- [Task instructions]
Omit all pictures, then repeat the listing exactly.

- [Information supplied]
════════════════
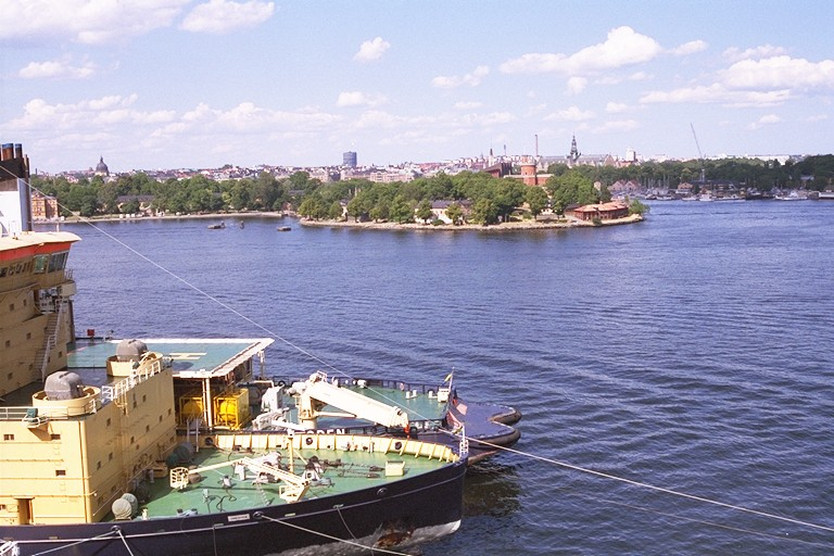 Vue op Stockholm
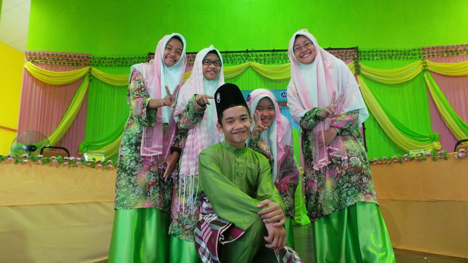 pesta pantun 1
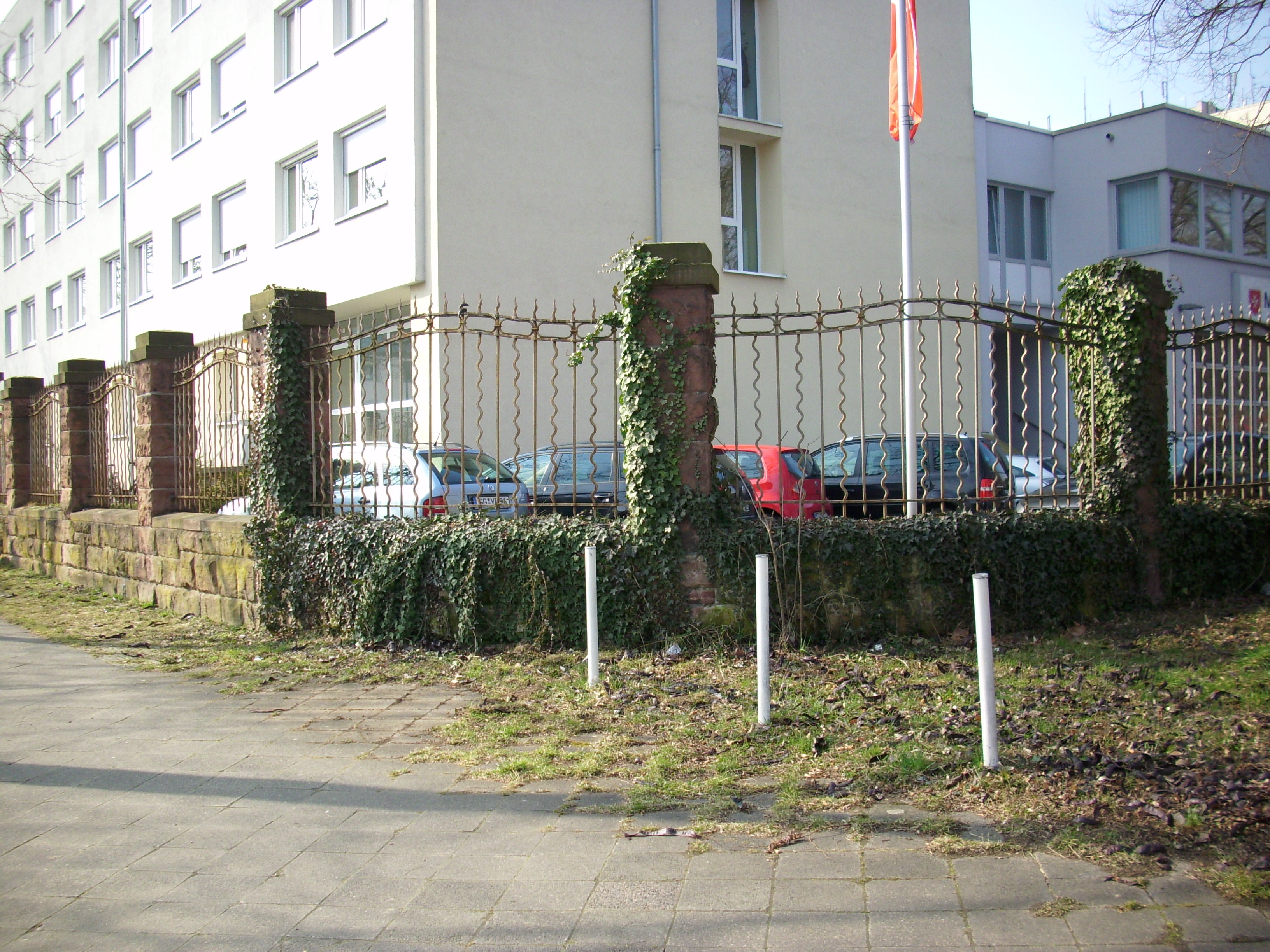 Reste der Einfriedung der ehemaligen Kaserne des Fuß-Artillerie-Regiments Nr. 3, um 1910. Fußartillerie-Regiment „General-Feldzeugmeister“ (Brandenburgisches) Nr. 3
════════════════
- [Exercise response]
 Vue op Stockholm
 pesta pantun 1
 Reste der Einfriedung der ehemaligen Kaserne des Fuß-Artillerie-Regiments Nr. 3, um 1910. Fußartillerie-Regiment „General-Feldzeugmeister“ (Brandenburgisches) Nr. 3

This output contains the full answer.